Yesterday the High Court ruled that some insurers should have paid out for losses caused by lockdown, giving a lifeline to many hospitality businesses hit hard by the pandemic.
Judges ruled that the disease causes in some business interruption policies should have meant they were covered.
The court determined the outbreak of Covid-19 was the “occurrence” of a notifiable disease for the purposes of that cover where there were diagnosable cases in the relevant geographical area under the policy.
Further, cover was not limited to outbreaks within the geographical radius.
The court, however, took a more conservative view on the prevention of access/competent authority cover, which is commonly taken out by hospitality businesses. The court found cover in some wordings but, in general, losses claimed under this clause will require a detailed review of the policy wording against the judicial guidance to establish precisely where cover applies.
The test case that concluded yesterday was brought by the Financial Conduct Authority and had the potential to impact 370,000 businesses.
Since lockdown, a hospitality-specific crowdfund campaign was launched to challenge insurers over the non-payment of business interruption policies and gained substantial support from the industry.
When restaurants, pubs and hotels were forced to close in March, many had looked to insurers to cover losses.
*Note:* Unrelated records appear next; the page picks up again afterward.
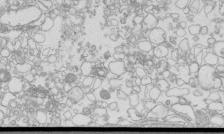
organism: Mouse
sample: Macrophages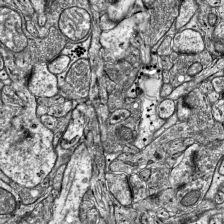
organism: Mouse
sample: Visual Cortex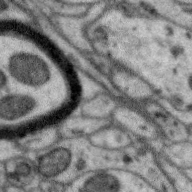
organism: Zebra finch
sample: Brain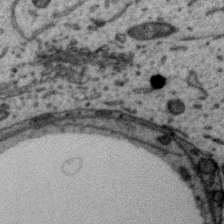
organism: Zebra finch
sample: Brain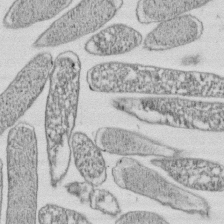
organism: E. coli
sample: Bacterial nucleoid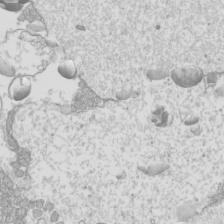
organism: Mouse
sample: Cilia; mouse epididymis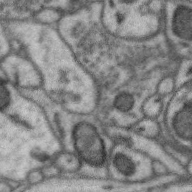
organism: Zebra finch
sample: Brain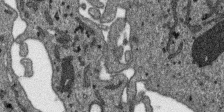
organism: Human
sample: Lung epithelial cells infected with SARS-CoV-2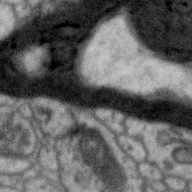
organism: Zebra finch
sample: Brain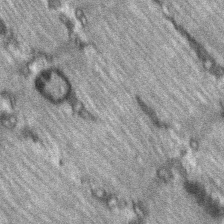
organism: C57BL Mouse
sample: Soleus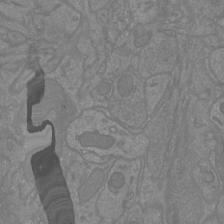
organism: Mouse
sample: Cortical neurons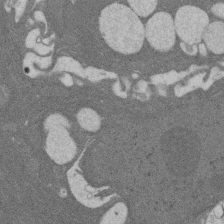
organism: Rat
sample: Salivary granule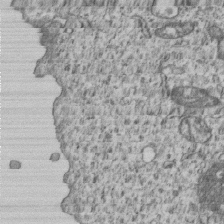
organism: Human
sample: MDA-MB-231 cells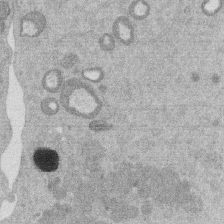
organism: Mouse
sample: Dividing mouse embryo 1 cell stage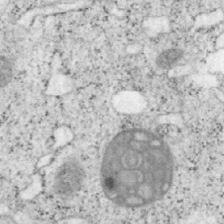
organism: Mouse
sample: OT-I killer T cells with ID8 ovarian cancer cells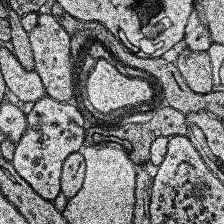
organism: Human
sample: Temporal Lobe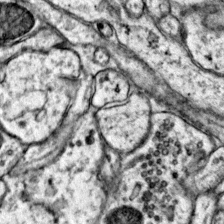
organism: Mouse
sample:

However many disputed the claims, arguing policies were not designed to cover such circumstances.
Insurers can however appeal against the decision and policyholders will hear from their insurer within seven days.
Commenting on the decision, Rob Atkinson, in-house lawyer with Black and White Hospitality which operates the Marco Pierre White group of franchised restaurants, and spearheaded the Crowdfund campaign, said: “Early impressions are that this is a really strong judgment for the hospitality sector. When we started our crowdfund campaign, it was about the hospitality industry coming together in a show of strength and refusing to accept the unacceptable.
“It’s just a shame it took group action, an FCA intervention and a test case to get to this point. Let’s hope insurers now do the honourable thing and pay out to businesses that desperately need their support.”
Jane Longhurst, chief executive of the Meetings Industry Association added: “We know from our recent industry survey that 92% of respondents stated that their financial losses to date have not been covered by their insurance policy, so this test case is promising news for the many who have suffered immeasurable losses due to the ramifications of the pandemic.
“In light of today’s landmark ruling that examined 21 policy wordings used by 16 insurers, we are advising the sector to revisit their existing, as well as any previously outstanding policies, where the policyholder may deem themselves eligible to make a claim under pandemic or notifiable disease clauses.
“As highlighted by Christopher Woolard, interim chief executive of the Financial Conduct Authority (FCA), insurers must now reflect on previous clarity provided irrespective of any possible appeals, while also communicating the next steps on how they can progress claims.
“While the FCA is expecting this activity to be conducted in a rapid manner, we are advising the sector to directly contact their insurer as soon as possible to seek further explanation and investigation into any potential claims.”